# Ottos vs. Shrimp



## girth vader (Apr 24, 2006)

I'm having some greenspot algae problems in my 55g planted and I was just wondering if Ottos would be a better choice over shrimp eg Red Cherry shrimp) to manage the algae on the plant leaves. It is a heavily planted tank with 12 neons, 4 sunset platys, 1 opaline gourami, 2 parkinsani rainbows, 2 dwarf rainbows, 1 iranian red rainbow, 4 threadfins, 4 marble hatchets, and 6 serpaes, 1 clown loach, 1 bristlenose and 6 schwartzi cories. I would like both but dont know if there is enough algae to sustain both species, and if I went the shrimp route would the opaline feast on it. Ever since eating my furcatas he has been peaceful with the tankmates.
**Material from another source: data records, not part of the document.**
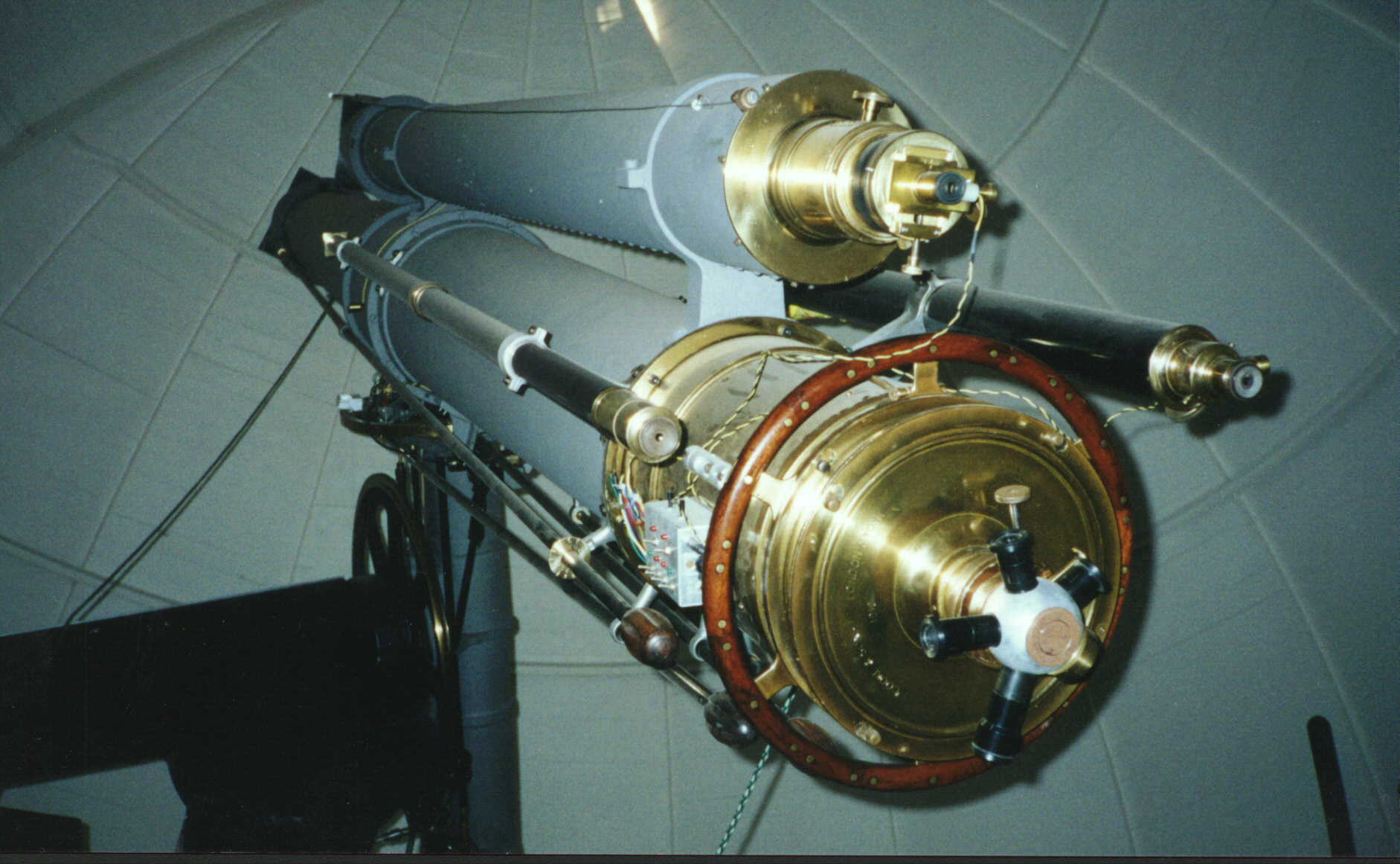 Telescópio refrator Cooke & Sons de 0.32 m, do Observatório do Valongo da UFRJ. 0.32 m Cooke & Sons Refractor from the Valongo Observatory
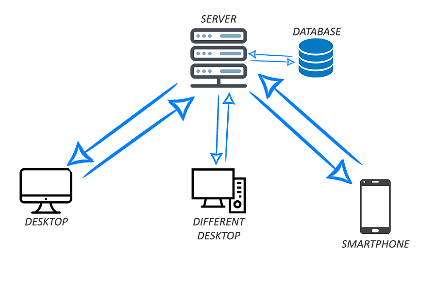 Modello semplice del CSA
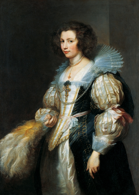 Portrait of Marie-Louise Tassis

I know ottos have a great reputation but they like larger groups and I'm not sure there would be enough food for a half dozen of them as well as the stocking issue. I think its bordering the stocking limit.

any thought as to what would be more practical? all ideas and advice would be greatly appreciated.

Cheers.


----------



## garfieldnfish (Jan 18, 2005)

You can easily put 3 otos in the tank you have. Mine eat zucchini along with algae so I always feed some on the side just to be sure they get enough. I would not get the shrimp. Your gourami among others would be a likely suspect in a murder case.


----------



## Fishboy93 (Jun 11, 2005)

Not sure but the shrimp might end up being lunch with your stockings...


----------



## cucci67 (Aug 3, 2005)

Gourami will definately make a nice meal out of those shrimp. Go with the ottos, 3-4 would work nice.


----------



## girth vader (Apr 24, 2006)

Ottos it is  now the hard part is getting some. my LFS are always out of stock........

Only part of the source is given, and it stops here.